Tuesday, June 24, 2008

Inside CRM publishes 50 ways to protect your privacy!

I got a tip from Fiona King at InsideCRM magazine about an article they published that lists fifty tips to protect your privacy, personal and financial information. InsideCRM represents the customer relationship management industry.

The article intended to provide useful tips to protect the average person from fraud, phishing, and all the assorted financial misdeeds facing the average person in today's world. The tips provide information on how these scams originate and emphasize how a person can take back control of their personal and financial information.

The article covers how to protect yourself both on and offline and how you can track your personal information on the Internet. Although I've seen many of these tips before, putting them all in a one-page format makes this article a useful tool. Along with the fifty tips are useful links, which direct the reader to the source material about the particular tip.

The CRM industry has a stake in fighting the battle against scams that are being made easier by technology. Consumer trust is a key factor in any type of business involving customers.
One growing concern that can give the industry a bad rap (even though the legitimate CRM center had nothing to do with it) is a phenomenon called vishing where personal information is stolen by calling people up on the telephone. This type of activity is a growing phenomenon. In most cases, the crooks impersonate a legitimate organization when doing this.
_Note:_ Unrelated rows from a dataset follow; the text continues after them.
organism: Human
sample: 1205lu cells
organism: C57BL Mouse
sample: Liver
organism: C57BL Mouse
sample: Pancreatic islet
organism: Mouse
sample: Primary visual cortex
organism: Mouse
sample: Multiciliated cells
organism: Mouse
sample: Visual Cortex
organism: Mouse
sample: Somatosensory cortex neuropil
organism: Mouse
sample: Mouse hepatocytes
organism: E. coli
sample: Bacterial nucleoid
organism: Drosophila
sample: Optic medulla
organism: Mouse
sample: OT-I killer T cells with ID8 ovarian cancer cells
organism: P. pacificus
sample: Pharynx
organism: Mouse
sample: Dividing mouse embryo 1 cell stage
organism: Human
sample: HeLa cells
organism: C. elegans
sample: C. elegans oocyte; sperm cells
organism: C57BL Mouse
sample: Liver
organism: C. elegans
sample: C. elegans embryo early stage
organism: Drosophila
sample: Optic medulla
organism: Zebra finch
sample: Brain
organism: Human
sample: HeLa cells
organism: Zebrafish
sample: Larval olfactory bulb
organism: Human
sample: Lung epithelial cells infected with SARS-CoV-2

My personal tip on how not to get caught in a vishing expedition is to remember that no reputable organization will ever call (unsolicited by you) and ask for personal or financial information. If this occurs, a red flag should go up in your head and I recommend verifying the number via a known third party source and calling them back. Do not rely on caller ID; spoofing services (which fake caller ID) numbers are available to anyone with the capital to purchase them on the Internet.
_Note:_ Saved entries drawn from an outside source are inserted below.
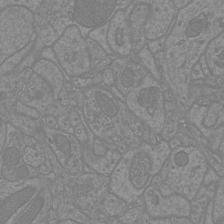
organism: Mouse
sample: Cortical neurons
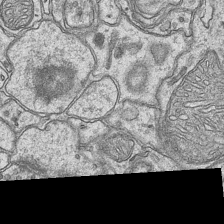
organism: Mouse
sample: CA1 Hippocampus
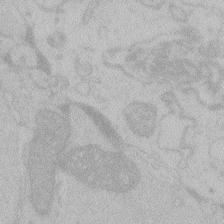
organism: Zebrafish
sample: Macrophage infected with Toxoplasma gondii
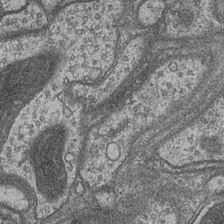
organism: Drosophila
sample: Optic medulla
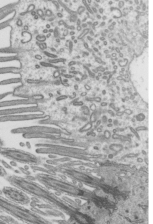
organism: Mouse
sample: Mouse epididymis efferent ductule cilia
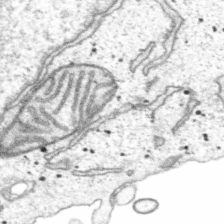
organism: Human
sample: HeLa cells
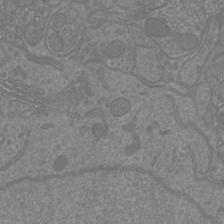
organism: Mouse
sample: Cortical neurons
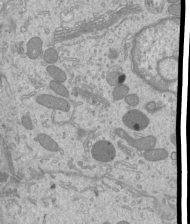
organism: Mouse
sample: Cilia; mouse epididymis
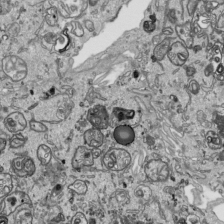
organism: Human
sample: Mitochondria in HCT116 cells
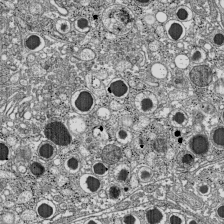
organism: C57BL Mouse
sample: Pancreatic islet
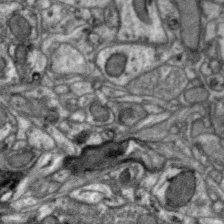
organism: Zebra finch
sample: Brain
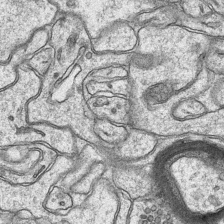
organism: Mouse
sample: CA1 Hippocampus
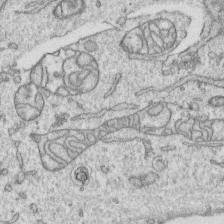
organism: Human
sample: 1205lu cells
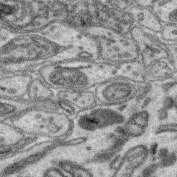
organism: Mouse
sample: Retina
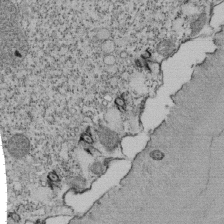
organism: Tetrahymena
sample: Cilia in tetrahymena
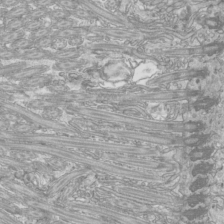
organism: Mouse
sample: Cilia; mouse epididymis
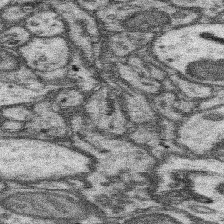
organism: Mouse
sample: Somatosensory cortex neuropil
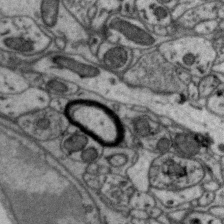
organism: Zebra finch
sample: Brain
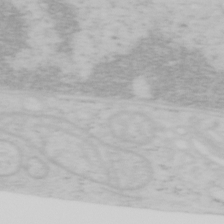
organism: Mouse
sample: OT-I killer T cells with ID8 ovarian cancer cells
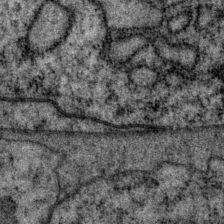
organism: P. pacificus
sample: Pharynx
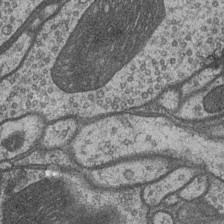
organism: Drosophila
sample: Optic medulla
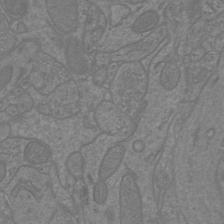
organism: Mouse
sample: Cortical neurons
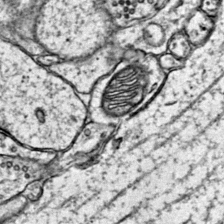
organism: Mouse
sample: Primary visual cortex
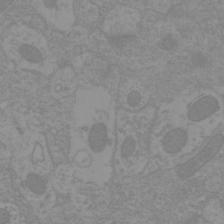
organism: Mouse
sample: Cortical neurons
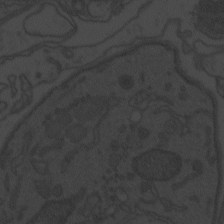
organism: Zebrafish
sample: Macrophage infected with Toxoplasma gondii
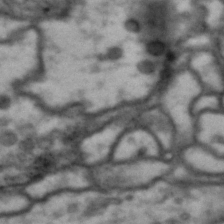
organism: Drosophila
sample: Brain
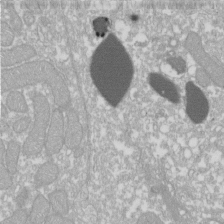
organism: Xenopus
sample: Cilia; centrioles in frog embryo cells
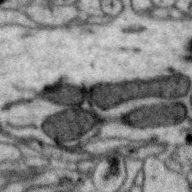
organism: Zebra finch
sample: Brain
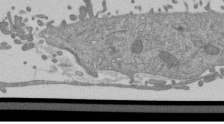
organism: Mouse
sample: ED-1 cell nuclei; centrioles
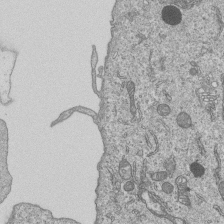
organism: Human
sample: MDA-MB-231 cells
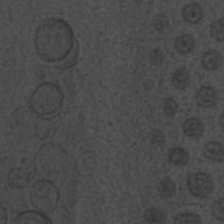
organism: C. elegans
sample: C. elegans embryo
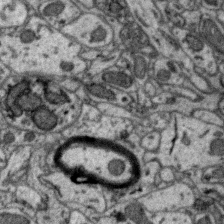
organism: Zebra finch
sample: Brain
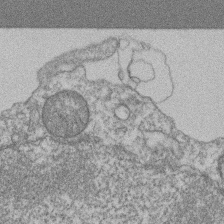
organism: Mouse
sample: T cell stromal cell synapse
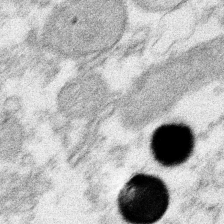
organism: Xenopus
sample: Cilia; centrioles in frog embryo cells
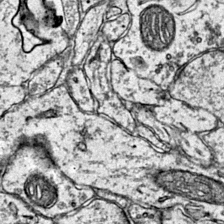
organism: Mouse
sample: Primary visual cortex
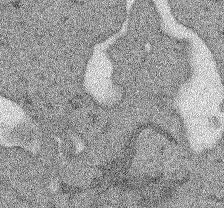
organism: Human
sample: HeLa cells
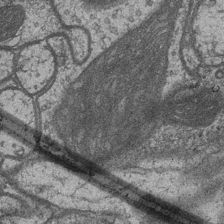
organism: Drosophila
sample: Optic medulla
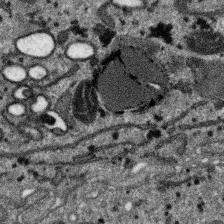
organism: Human
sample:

The article lists some useful tips when dealing with VoIP (Voice over Internet Protocol) technology, which many believe is the cause in the recent surge of vishing activity. The reason for this is that it has made calling long distance cheap and vishing scams now come from all over the world, making them hard to investigate or trace.
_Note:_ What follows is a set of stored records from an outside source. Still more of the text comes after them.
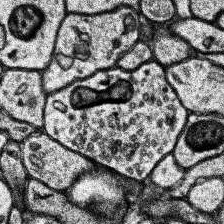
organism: Human
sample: Temporal Lobe
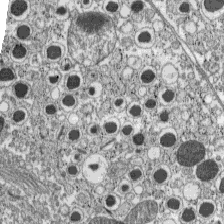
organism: C57BL Mouse
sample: Pancreatic islet
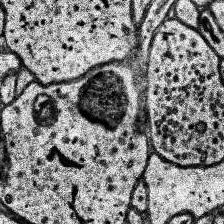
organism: Human
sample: Temporal Lobe
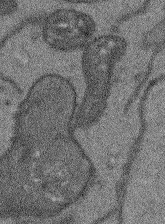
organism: Arabidopsis thaliana
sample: Root tip
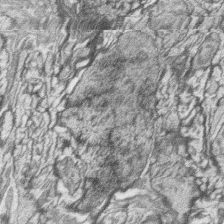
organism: Zebrafish
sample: synaptic ribbons in rod cells and cone cells
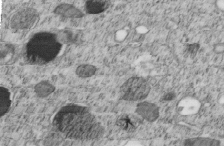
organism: C. elegans
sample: C. elegans embryo early stage
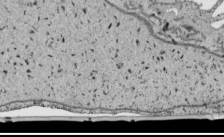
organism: Human
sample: Mitochondria in HCT116 cells
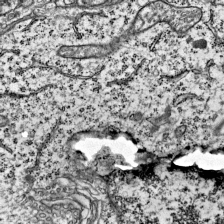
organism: Mouse
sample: Visual Cortex
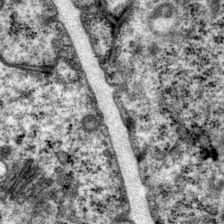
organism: P. pacificus
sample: Pharynx
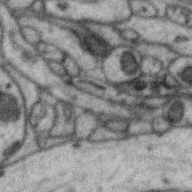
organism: Zebra finch
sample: Brain
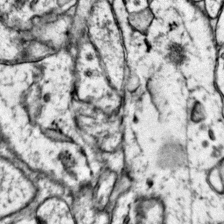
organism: Mouse
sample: Primary visual cortex
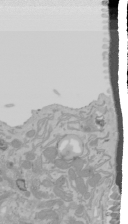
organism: Mouse
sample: Cancer cell death in ED-1 cells
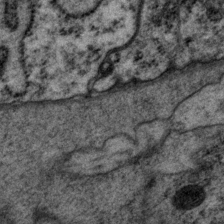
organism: P. pacificus
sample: Pharynx
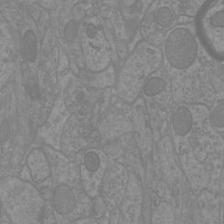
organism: Mouse
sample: Cortical neurons
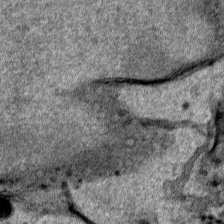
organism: Human
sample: Mitochondria in HCT116 cells
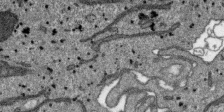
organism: Human
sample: Lung epithelial cells, uninfected (mock) control
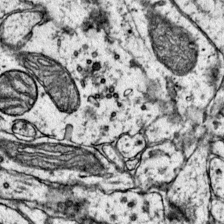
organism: Mouse
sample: Primary visual cortex
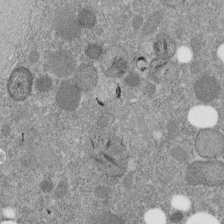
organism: C. elegans
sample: C. elegans embryo early stage
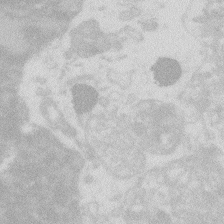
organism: Zebrafish
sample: Macrophage
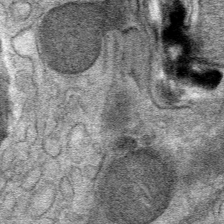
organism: Mouse
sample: Mouse Salivary gland
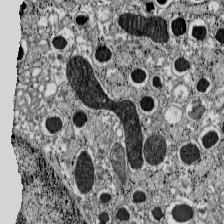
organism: C57BL Mouse
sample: Pancreatic islet
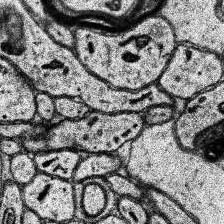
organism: Human
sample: Temporal Lobe
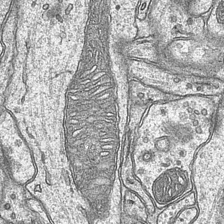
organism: Mouse
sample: CA1 Hippocampus
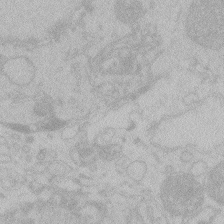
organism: Zebrafish
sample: Macrophage infected with Toxoplasma gondii
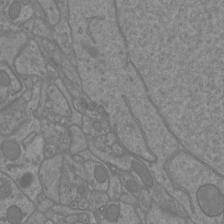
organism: Mouse
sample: Cortical neurons
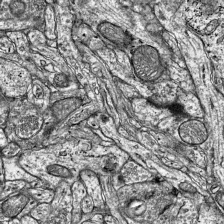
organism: Mouse
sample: Visual Cortex
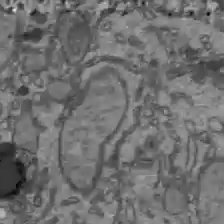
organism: C57BL Mouse
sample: Liver
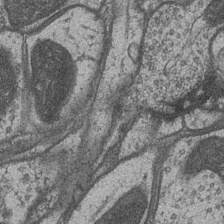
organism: Drosophila
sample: Optic medulla
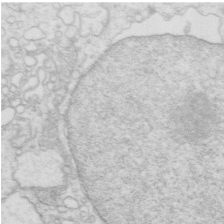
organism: Mouse
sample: Multiciliated cells
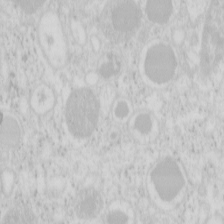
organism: Mouse
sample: Pancreas
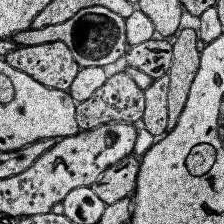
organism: Human
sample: Temporal Lobe
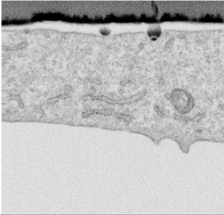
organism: Human
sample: Centriole in RPE cells
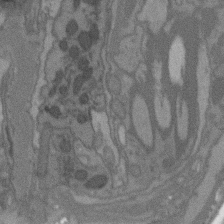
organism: C. elegans
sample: AFD neurons C. elegans
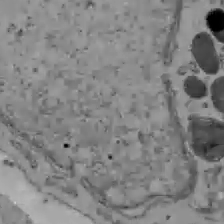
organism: C57BL Mouse
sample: Liver
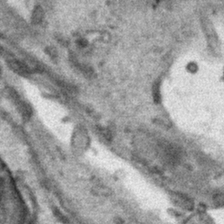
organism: Human
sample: Mitochondria in HCT116 cells
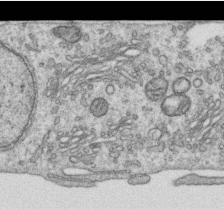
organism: Human
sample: Centriole in RPE cells
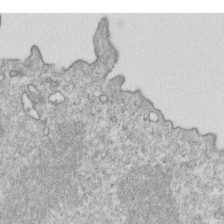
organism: Mouse
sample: Activated OT-1 CD8+ T cells
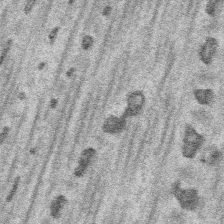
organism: Platynereis dumerilii
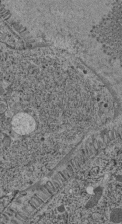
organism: C. elegans
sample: C. elegans pharynx
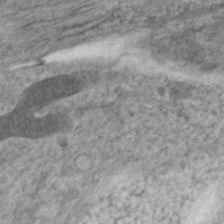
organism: Zebrafish
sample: Zebrafish embryo
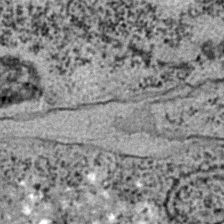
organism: C. elegans
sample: C. elegans embryo
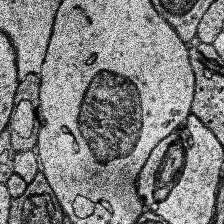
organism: Human
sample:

Additionally, CRM centers often deal in personal and financial information. One of the biggest consumer trust issues that faces the industry is when information is breached from within a CRM center. Recent reports of information being stolen at CRM centers have made internal security at CRM centers a priority.

Please note that CRM centers are not the only places personal and financial information are compromised. This is becoming a sad reality and any business that deals in "information" needs to be aware of the potential risks of having this valuable commodity stolen from under their noses.

Most technology scams involve healthy does of social engineering (human trickery) to make them work. Education is the best defense against social engineering and InsideCRM has provided all of us with a valuable tool to do this with!